_INSTRUCTIONS FOR THE TASK_
Copy, from the data below, each line that has the word "corrents".

[DATA FOR PROCESSING Boundary: Start]

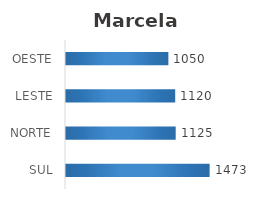
| Category | Series 0 |
|---|---|
| SUL | 1473 |
| NORTE | 1125 |
| LESTE | 1120 |
| OESTE | 1050 |
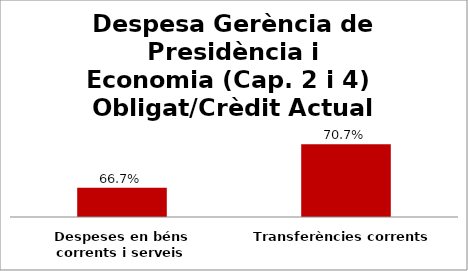
| Category | Series 0 |
|---|---|
| Despeses en béns corrents i serveis | 0.667 |
| Transferències corrents | 0.707 |

[DATA FOR PROCESSING Boundary: End]

_WRITTEN REPLY_
| Despeses en béns corrents i serveis | 0.667 |
| Transferències corrents | 0.707 |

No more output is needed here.